Build Status

IDSearch

Search IDA databases like a boss.

What is IDSearch?

IDSearch is a pythonic search tool for IDA (Interactive Disassembler). It allows searching text and data quickly in big databases. It also allows combination of various search conditions using functional based syntax.

Requirements for your system:

How does it work?

IDSearch Works using python2.7 and sqlite fts4 indexing.

IDSearch works in two steps: It first indexes your IDB (IDA database file) and creates an optimized database called sdb (Search database). Any further queries are performed against the optimized sdb.

Basic Usage

From inside IDA

Press Alt + F7, and run the file script file ida_search.py. If this is the first time this is done for this IDB you will have to wait for IDSearch to index it. This could take a few minutes. Be patient.

The index is kept as a file in the same path of your IDB file. It should have the same name as the IDB, except for the extension: .sdb (Search Data Base).

When the indexing is done, you can start writing some code in IDA's python shell. The first thing you will usually do is obtain a handle to the sdb using the load_this_sdb function:

Python>sdb = load_this_sdb()

This function opens a connection to the sdb database. It should return immediately.

Lines

Lines are the most basic component of the indexing mechanism. A line corresponds to one line in your IDB. It contains the attributes:

One can use the sdb.get_line method to obtain a line object given a line address. As an example, consider this line from IDA:

.text:00000000009399F9      mov     rdx, [rbp+var_8]

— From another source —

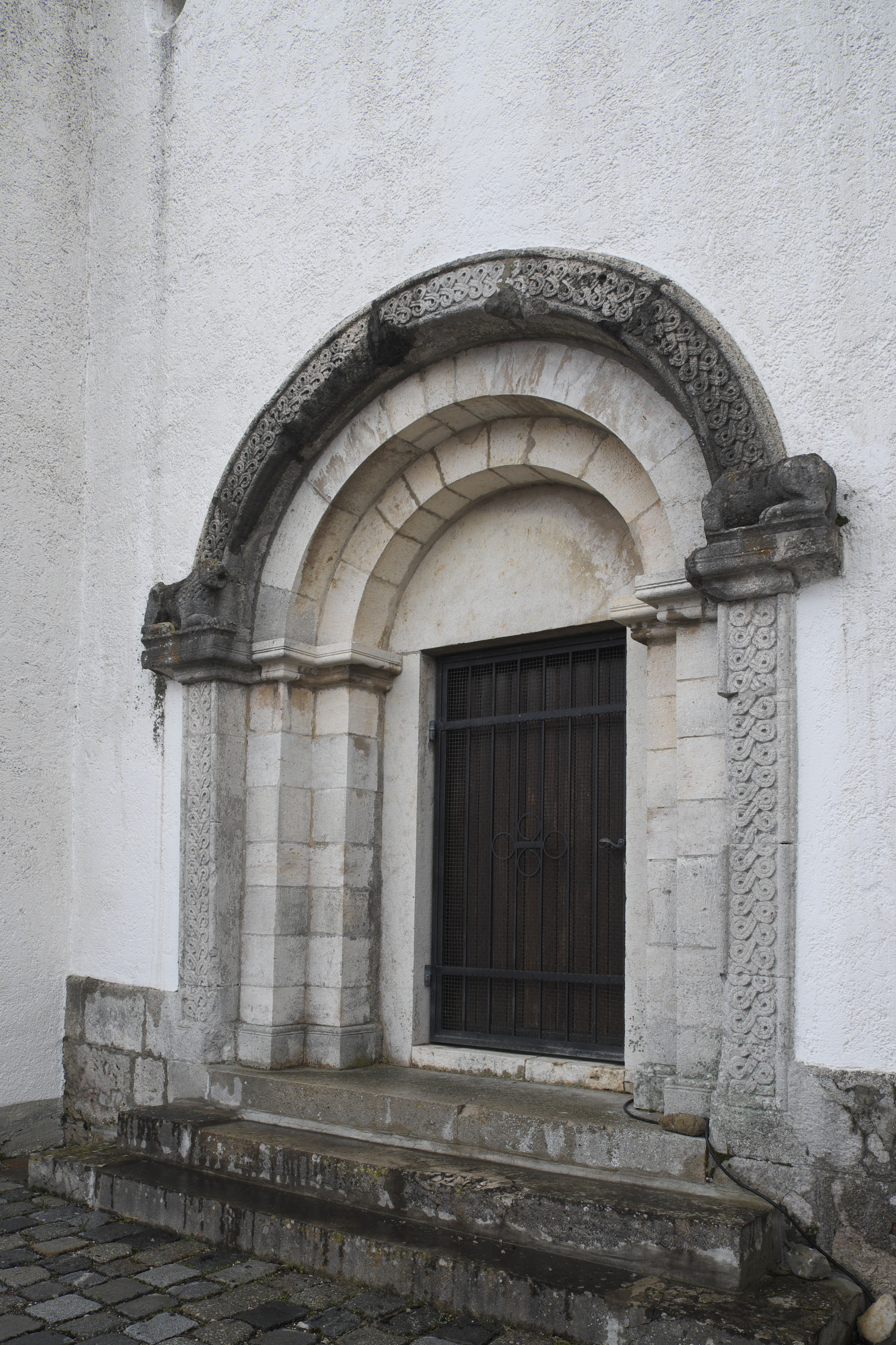 Katholische Filialkirche St. Margareta in Weißendorf (Oberdolling) im oberbayerischen Landkreis Eichstätt (Bayern/Deutschland), romanisches Portal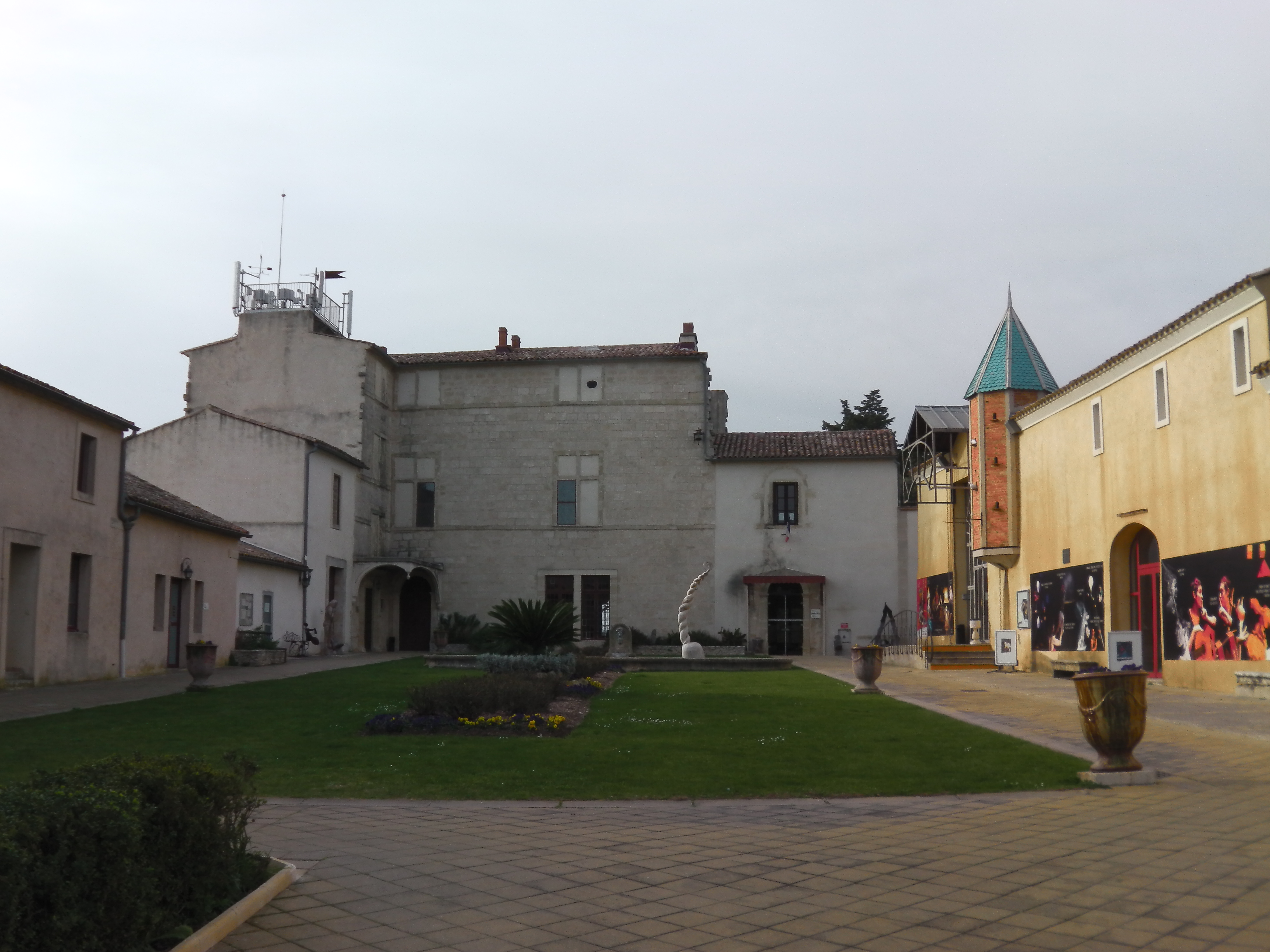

This is how we examine the line inside IDSearch:

Python>line = sdb.get_line(0x9399f9)
Python>hex(line.address)
0x9399f9
Python>line.line_type == LineTypes.CODE
True
Python>line.text
mov rdx, [rbp+var_8]
Python>line.data.encode('hex')
488b55f8

Find lines with text tokens

Find the token 'Mozilla' inside the IDB:

Python>print_lines(sdb.lines_text_tokens('Mozilla'))
0x0093984d : 488d1584082000 | lea rdx, aUserAgentMoz_0; "\r\nUser ... 
0x0094d579 : 488d1528f01e00 | lea rdx, aUserAgentMozil; "\r\nUser ... 

print_lines is a function that prints lines nicely from any iterator of lines.

The results are obtained immediately.
For comparison, the time of search using IDA's text search (Alt + T) is 46 seconds on my machine.

The text tokens search is very fast, however it does not allow to perform case sensitive text searches, or exact text searches. For example, the text above will not find Mozilla in a line that contains the string 'HiMozilla'. It will find it inside the lines 'Hi,Mozilla' and 'Hi Mozilla'.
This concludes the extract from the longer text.